START Given entries

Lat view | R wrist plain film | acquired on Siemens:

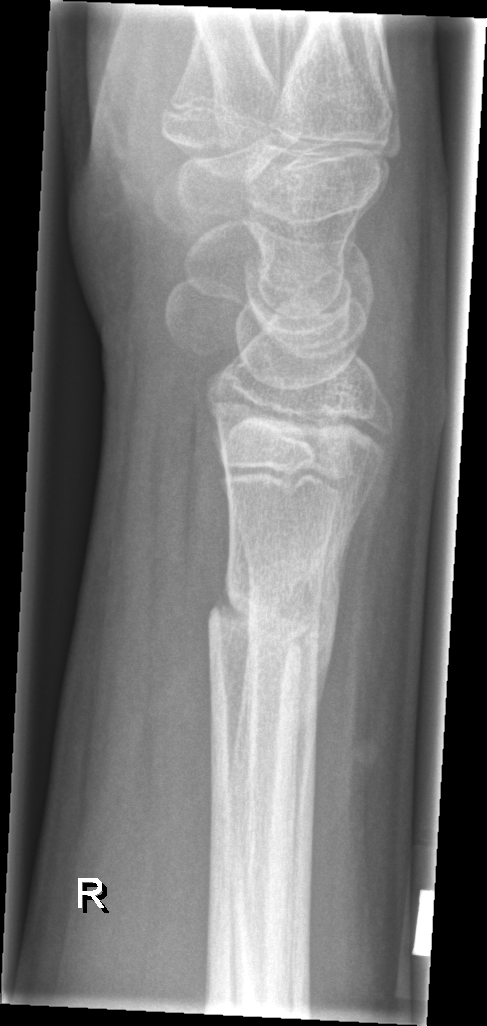

# coordinates are [x1, y1, x2, y2] in image pixels
ao: 23r-M/3.1
periostealreaction: <290,518>-<357,901>
fracture: 1 @ <205,578>-<326,666>
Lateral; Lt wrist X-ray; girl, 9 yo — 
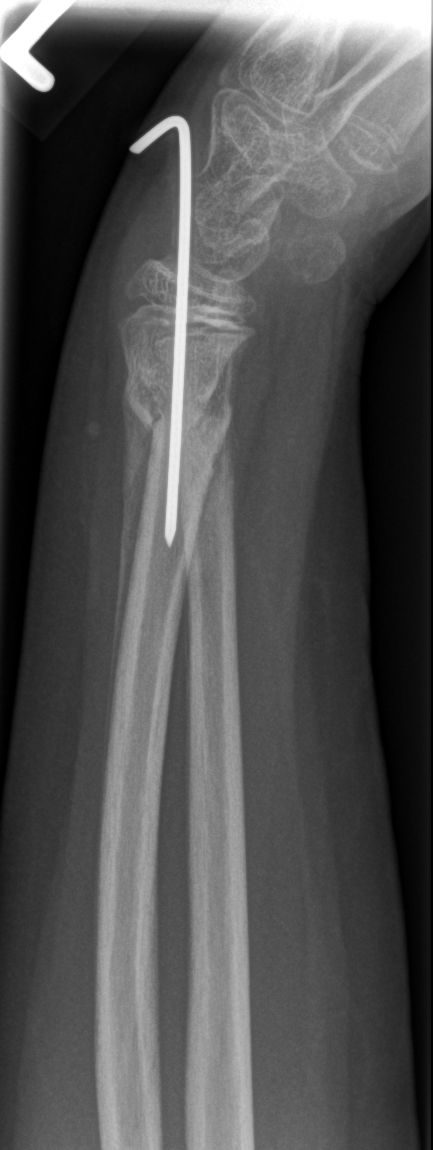 Periosteal thickening: [x1=106, y1=391, x2=153, y2=775].
Bone fracture: [x1=124, y1=379, x2=235, y2=443].
One metallic implant at [x1=128, y1=108, x2=190, y2=551].
AO/OTA classification: 23r-M/3.1; 23u-M/2.1; 23u-E/7.
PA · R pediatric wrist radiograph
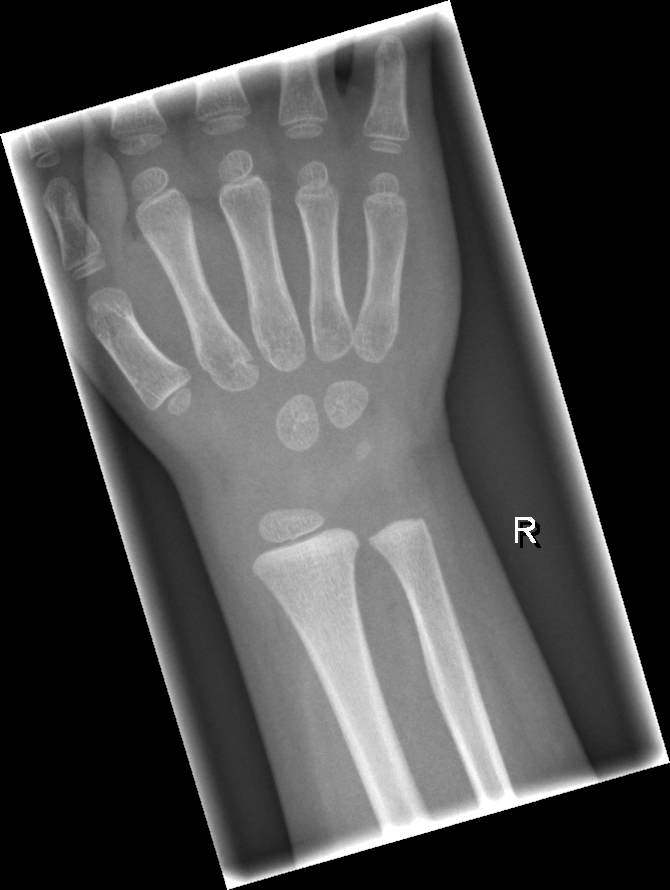

{
  "fracture": "none labeled"
}
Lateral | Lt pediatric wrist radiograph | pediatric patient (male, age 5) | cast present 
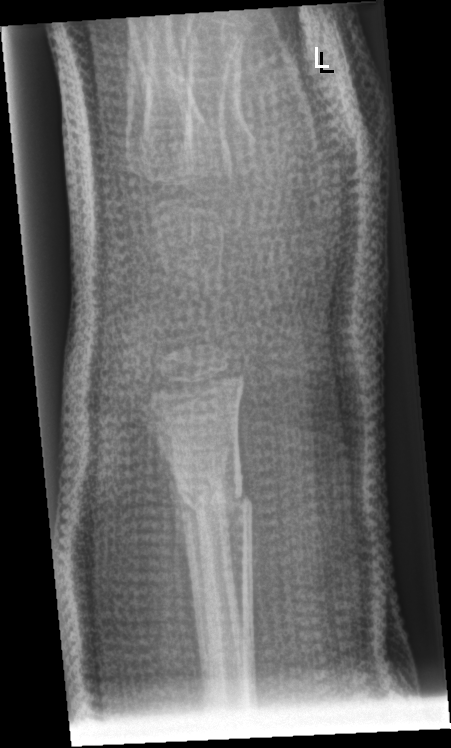
FINDINGS — Fracture identified at (171, 466, 255, 524).
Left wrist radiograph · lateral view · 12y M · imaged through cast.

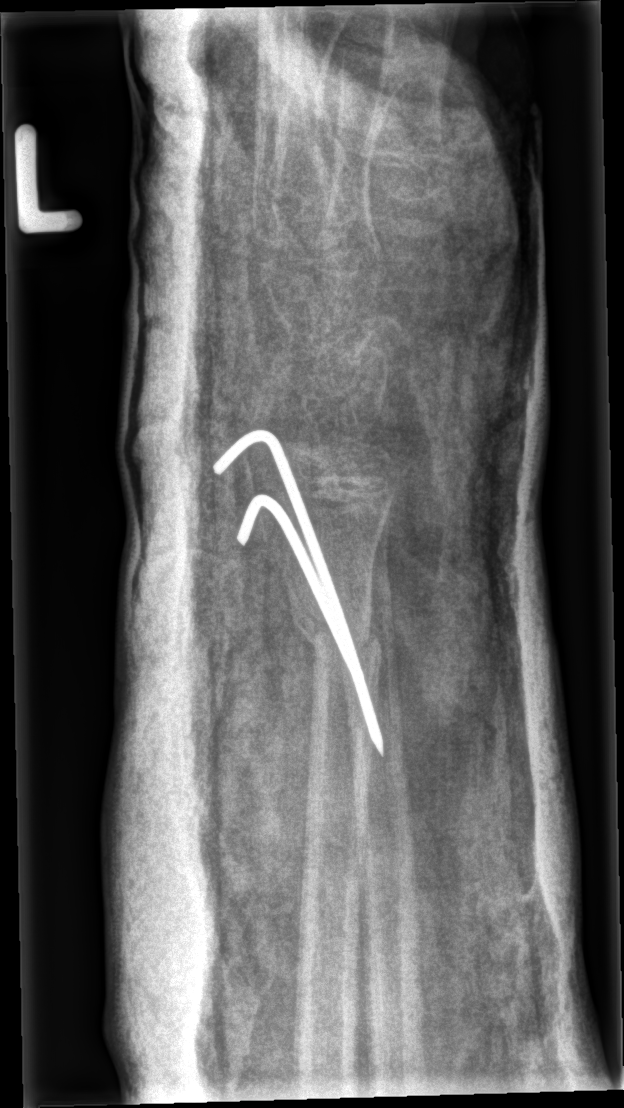

Q: What is the AO/OTA classification?
A: AO/OTA classification: 23r-M/3.1; 23u-M/2.1
Q: Any metal present?
A: Metal identified at 212,427,386,760
Q: Any fracture seen?
A: Fracture: 286,607,385,660

END Given entries

__Activity__: Where a line above holds the string "pediatric", copy that line.

__Expected answer__:
PA · R pediatric wrist radiograph
Lateral | Lt pediatric wrist radiograph | pediatric patient (male, age 5) | cast present 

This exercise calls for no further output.